# Trying to tame hand raised budgie but feel like I am going backwards?



## Willow_

Hi everyone! I have a 7 week old hand raised budgie. The budgie tamer who tamed him said before I bought him she would take him out at least a few times a day and that we should continue that when we brought him home to keep him tame. For the first few days, he would step up onto my finger and when I brought him out he would sit contently on my finger for up to an hour and perch on his budgie playground and seemed fine.

The fourth day he didn't want to come out and kept hopping off my finger when I tried to get him out. The set up of my cage is kind of inconvenient because the gate is way at the bottom and his favourite spots are all at the top of the cage so every time I tried to move him on my finger to the gate he would hop off onto a perch on the journey down to the gate. I did eventually get him out and he seemed fine, even falling asleep on my finger.

I did some reading about budgie taming and how you shouldn't force them to come out of their cage if they don't want to so for the next few days, I just fed him millet from my hand. He will eat the millet off my hand but if I move it further so he has to step on my hand to get it he won't get on my hand. I can also get him to perch on my finger and eat the millet from there, but I have to push him to get on my finger by coming up from under his toes with my finger, he won't step up, and I don't know if I am being too forceful when I do that. 

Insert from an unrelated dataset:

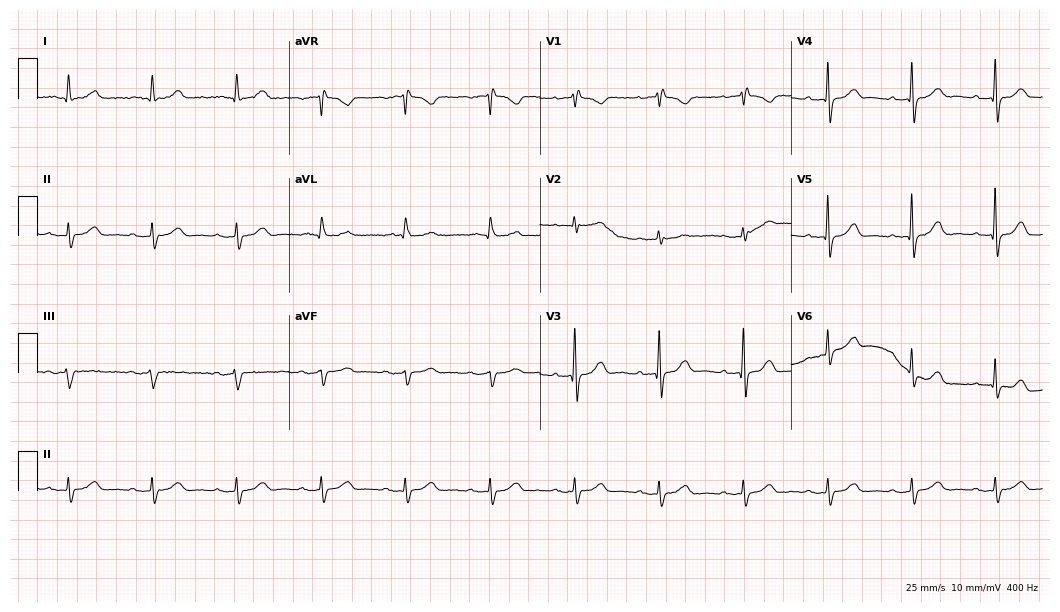
12-lead ECG from an 82-year-old female. No first-degree AV block, right bundle branch block, left bundle branch block, sinus bradycardia, atrial fibrillation or sinus tachycardia recorded for this tracing. Other findings, if any, are not listed.

I realized later that an easier way to get him out without using the gate on the bottom would be to take off the roof and I tried that this weekend, but he seemed very scared when I took the roof off and started shaking (I imagine it's like someone taking the roof off your house suddenly!) so I don't think that would be a good way to get him out. 

I called the original budgie trainer and she said to take him out of the cage whether he wants to or not because you have to establish you are the dominant one in the relationship and he can't dictate you what to do - but this seems at odds with the other advice I've read about taming budgies. I do worry that the longer he stays in his cage the more settled he will get and that he will never want to come out of it again. 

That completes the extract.